The anti-whaling group Sea Shepherd said the decision probably means the end of the hunt for the current season, the Australian Broadcasting Corp. reported. The Institute for Cetacean Research said the whaling fleet needs to refuel.

“Not this season, the season is over in 18 days,” Paul Watson, the founder of Sea Shepherd, said. “They couldn’t go up north and refuel again. It’s all over and done with I think for this year. I don’t think they have killed more than a dozen whales in total, we don’t know for sure, but they couldn’t have killed more than that.”

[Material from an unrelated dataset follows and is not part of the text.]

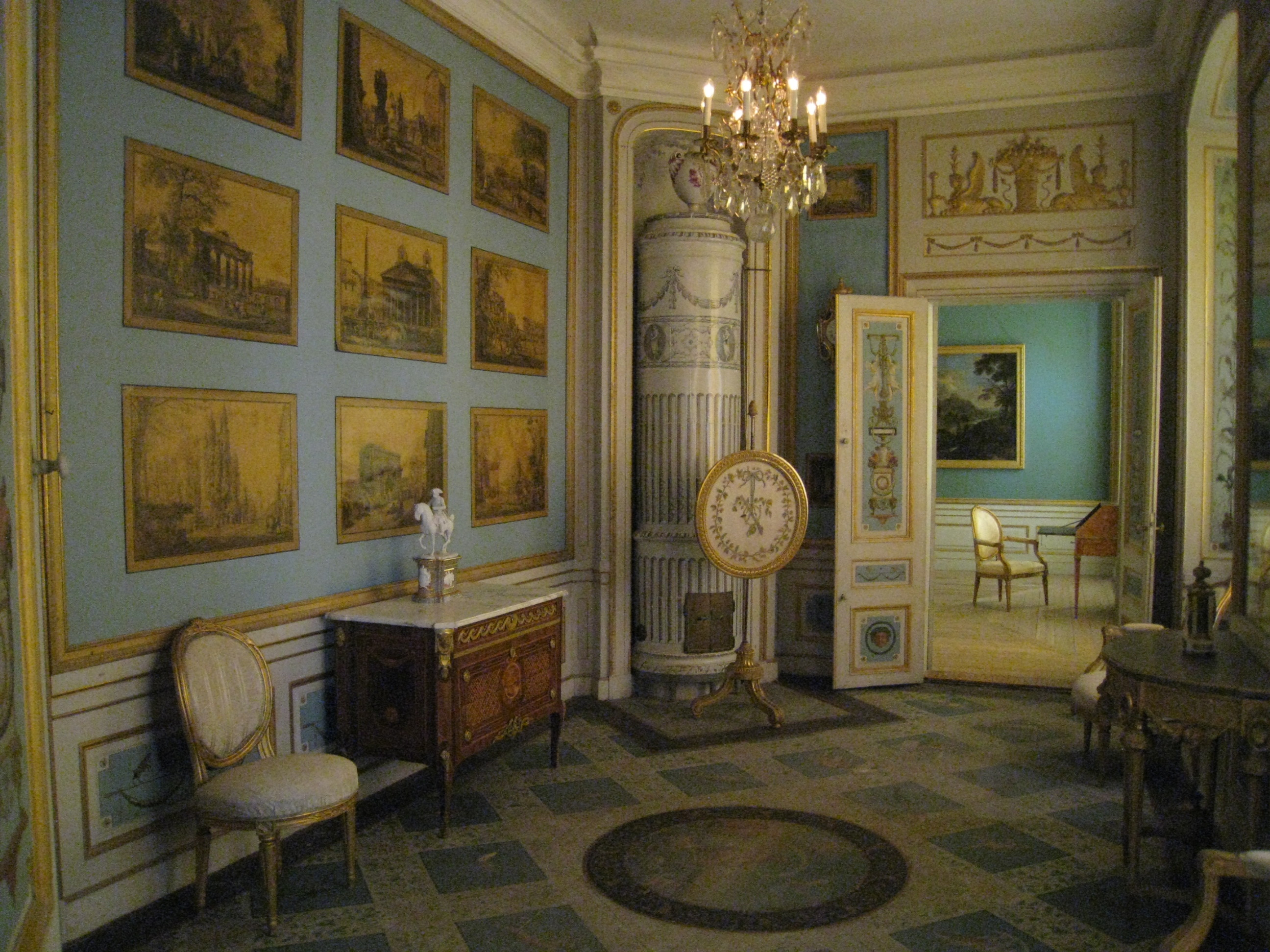 Tullgarns slott, blå kabinettet, Gälöfjärden, Trosa skärgård, Hölö, Södertälje kommun, Södermanland. I Blå kabinettet har prins Fredrik Adolf klistrat upp bilder på väggarna med gravyrer med romerska motiv av Volpato och Ducros. Det vackra blå rummet inreddes år 1800 av konstnären Anders Hultgren (1763-1838). Golvet är målat på väv. Byrån är signerad Georg Haupt 1780. På byrån står en ryttarstatyett av Fredrik den store (Fredrik Adolfs morbror). Fönstersmygarnas dekor med svenska fåglar är utförd efter förebilder av Rafaels Loggior i Vatikanen. Eldskärmen är broderad av prinsessan Sofia Albertina.

Sea Shepherd said two of its boats were rammed Wednesday in Australian Antarctic waters by a Japanese fishing vessel and concussion grenades were thrown at its activists.

Commercial whaling has been banned since 1986. The Japanese whalers take advantage of an International Whaling Commission rule that allows whales to be killed for scientific research with the meat then sold commercially.

In 2010, a Sea Shepherd vessel, the Ady Gil, was sunk in a confrontation with the Japanese fleet.

In Australia, the federal environment minister, Tony Burke, said he was trying to confirm reports of attacks on Sea Shepherd vessels. Greg Hunt, the environment spokesman for the opposition, urged the government to send a customs ship to the area immediately.

“Failure to do so is simply a failure to acknowledge the conflict, the hostility, and the taking of whales in Australian waters,” he said.